Right up until the morning of the Oscar nominations on January 13, prognosticators were expecting a Best Supporting Actress nomination for Jennifer Lopez, in recognition of her turn as a fiercely protective and maternal stripper in the box office hit Hustlers. She had received nominations from all of the major precursor awards, and her performance was exactly the type the Oscars love to reward: a big star in a showy role that is at once impeccably performed and a reminder of why she became such a big star in the first place.

And then the Oscars ignored her. Why?

Hustlers did well at the box office and made over a hundred million dollars. Critics loved it. Fans loved it, but it’s just another movie that doesn’t fit in their typical vision of what an Oscar movie is, because it sees strippers fleecing men. And I feel like if it was a movie about male strippers fleecing men or even women, then it probably would have done better,” says GoldDerby’s Eng.

It’s impossible to say exactly why Lopez wasn’t nominated. For as much as writers like me like to talk about “the Academy,” it is, ultimately, just a body made up of individual voters who all have their own reasons for the choices they make. Ultimately, we can only guess; every new Oscar year is another data point that adds up to a fuller picture of what makes an “Oscar movie.”
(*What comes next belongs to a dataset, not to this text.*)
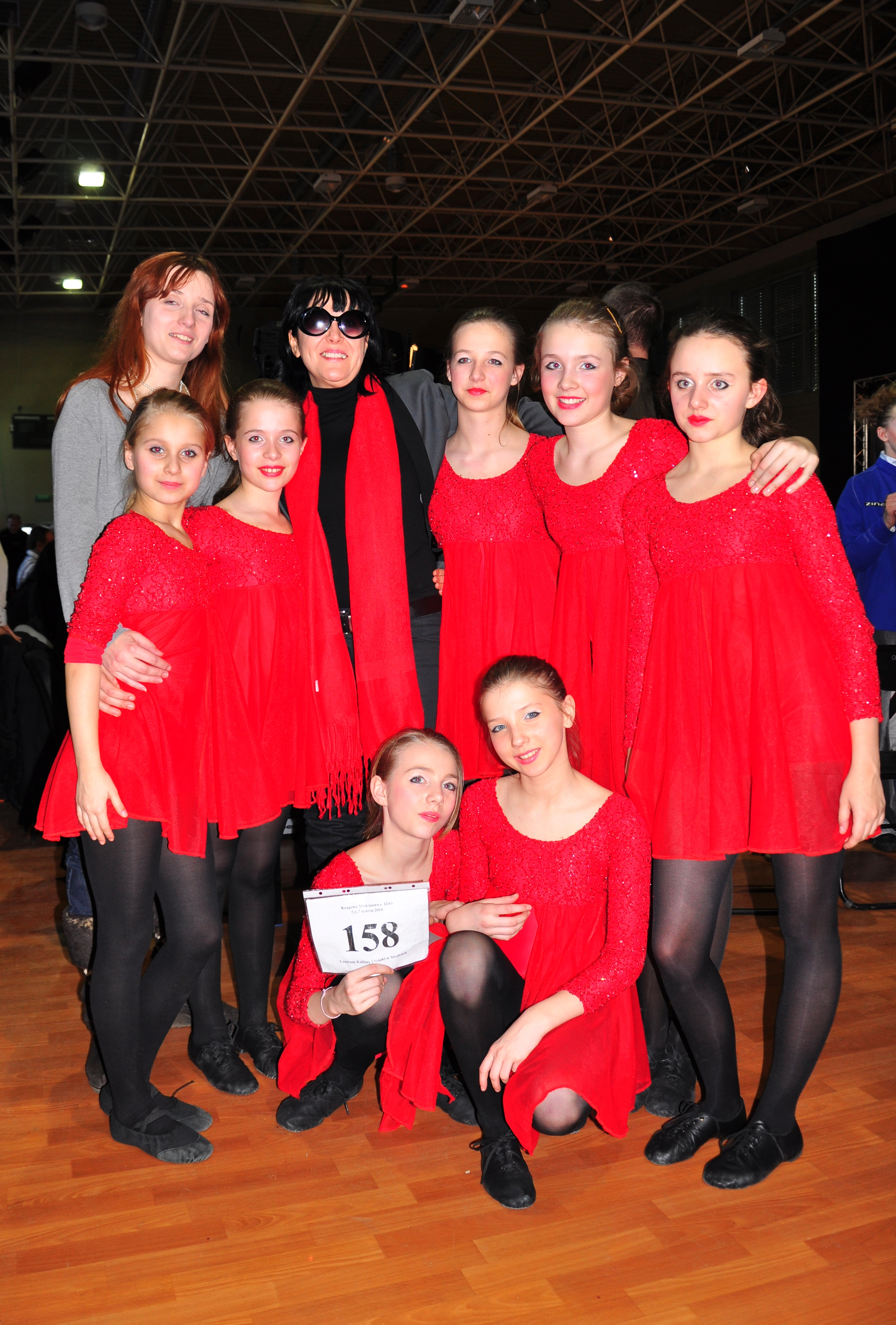 Eine CaroDance-Formation (Junioren) bei den nationalen Modern Dance-Meisterschaften im Frühjahr 2010 in Siedlce. Mit Trainerin Joanna Piotrowicz und Choreographin Iwona Orzełowska

And that picture changes from year to year. Vanity Fair’s Harris points out to me that 50 years ago, it was considered an Oscar cliché that women won for playing “bad girls” — a.k.a. sex workers — but in the 21st century, that’s no longer a real path to Oscar success. Similarly, the “it’s time” narrative, when an actor who’s never won before finally takes home the little gold man, is starting to lose its potency, as Glenn Close (who lost on her seventh attempt at a win in 2019) could tell you.

But the ultimate responsibility for the Oscars lies with the Academy itself. No prognosticator or precursor award can definitively affect the outcome. And yet they can hope to influence that conversation around the edges, especially early in the awards season, when nobody knows much of anything just yet.
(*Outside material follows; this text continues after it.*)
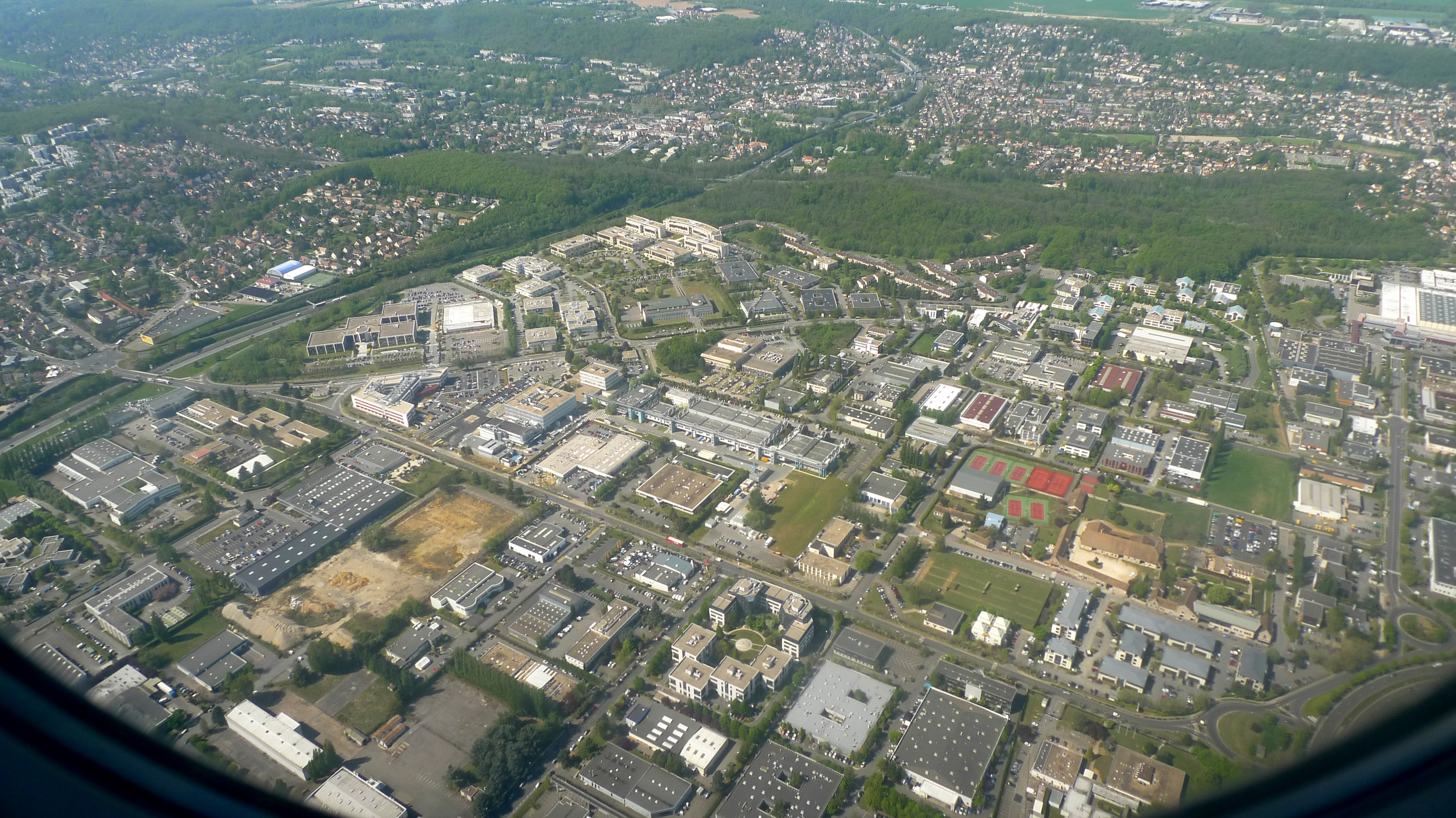 vue d'avion du parc d'activité de Courtaboeuf, Villebon sur Yvette, France

“Here’s my problem: I don’t think it’s viable for prognosticators to say anymore, ‘My job is just to read the tea leaves,’ because prognosticators, from the minute they start talking, are a tea leaf. Like, you are part of the system of noise and the buzz and attention that you are professing to solely observe. There’s no way around that,” Harris says.

“So if that’s true, my feeling is give into it and make better noise. You have a say in this, as much as you would like to imagine that you’re just standing off to one side watching it. So if you’re a part of it, you can no longer say, ‘Well, my job isn’t to move the needle at all.’ It may not be your job to move the needle, but it is your effect to move the needle.”

The responsibility of diversifying any given year’s Oscar slate is on the Academy, ultimately. But let’s not pretend that the Oscar conversation doesn’t become steadily less diverse as the season winds from the September festivals to the big show. There are numerous points where someone could stop and say, “Wait a minute! This person should be nominated!” based less on whether their performance seems of a piece with previous Oscar nominees and more on the pure quality of their work.

The 2019–’20 Oscar season might end up being an anomaly — but only if everyone involved in the process has worked to make it one.